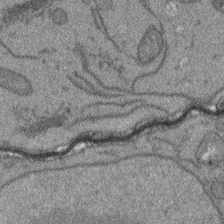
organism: Arabidopsis thaliana
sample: Root tip
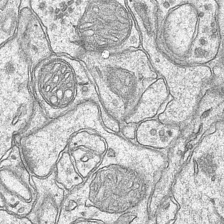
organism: Mouse
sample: CA1 Hippocampus
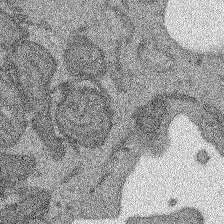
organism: Human
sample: HeLa cells
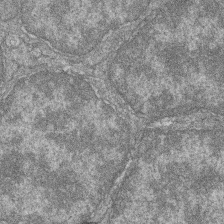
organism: Zebrafish
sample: Cilia; retinal pigment epithelium
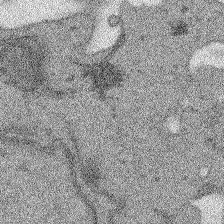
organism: Human
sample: HeLa cells
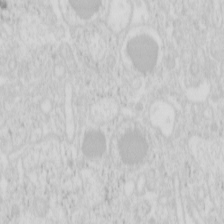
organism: Mouse
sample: Pancreas
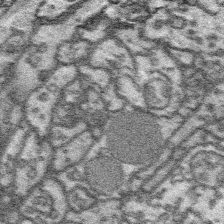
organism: Platynereis dumerilii
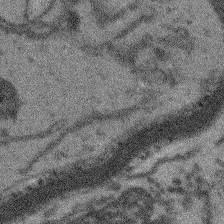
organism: Arabidopsis thaliana
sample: Root tip
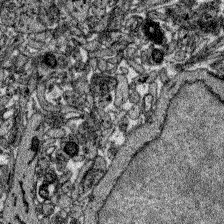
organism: Zebrafish
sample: Larval olfactory bulb
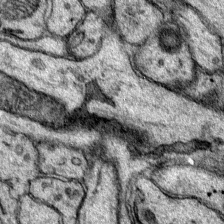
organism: Mouse
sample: Primary visual cortex
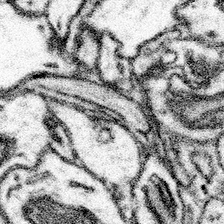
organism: Mouse
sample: Somatosensory cortex neuropil
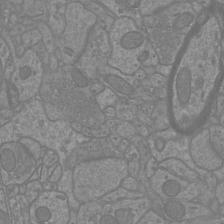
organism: Mouse
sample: Cortical neurons
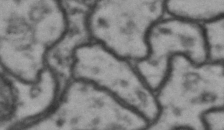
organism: Drosophila
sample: Brain
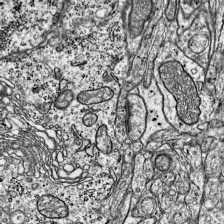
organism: Mouse
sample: Visual Cortex
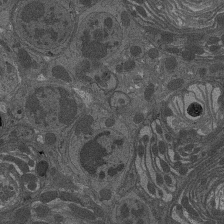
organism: Drosophila
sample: Antenna
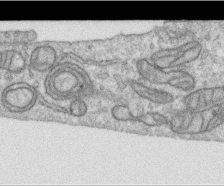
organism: Human
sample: Centriole in RPE cells
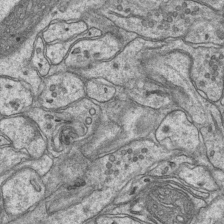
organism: Mouse
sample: CA1 Hippocampus
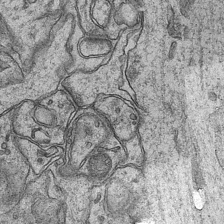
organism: Mouse
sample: CA1 Hippocampus
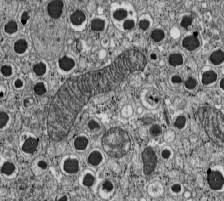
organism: C57BL Mouse
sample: Pancreatic islet
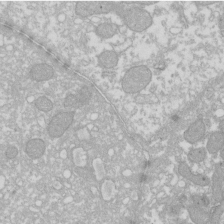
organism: Xenopus
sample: Cilia; centrioles in frog embryo cells
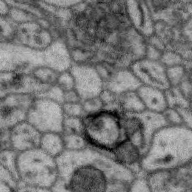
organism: Zebra finch
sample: Brain
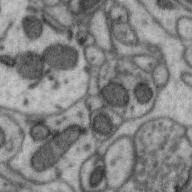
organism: Zebra finch
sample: Brain

========

▶ Problem description
Wherever a picture appears, omit it; copy the rest of the data exactly.

▶ Your solution
organism: Arabidopsis thaliana
sample: Root tip
organism: Mouse
sample: CA1 Hippocampus
organism: Human
sample: HeLa cells
organism: Zebrafish
sample: Cilia; retinal pigment epithelium
organism: Human
sample: HeLa cells
organism: Mouse
sample: Pancreas
organism: Platynereis dumerilii
organism: Arabidopsis thaliana
sample: Root tip
organism: Zebrafish
sample: Larval olfactory bulb
organism: Mouse
sample: Primary visual cortex
organism: Mouse
sample: Somatosensory cortex neuropil
organism: Mouse
sample: Cortical neurons
organism: Drosophila
sample: Brain
organism: Mouse
sample: Visual Cortex
organism: Drosophila
sample: Antenna
organism: Human
sample: Centriole in RPE cells
organism: Mouse
sample: CA1 Hippocampus
organism: Mouse
sample: CA1 Hippocampus
organism: C57BL Mouse
sample: Pancreatic islet
organism: Xenopus
sample: Cilia; centrioles in frog embryo cells
organism: Zebra finch
sample: Brain
organism: Zebra finch
sample: Brain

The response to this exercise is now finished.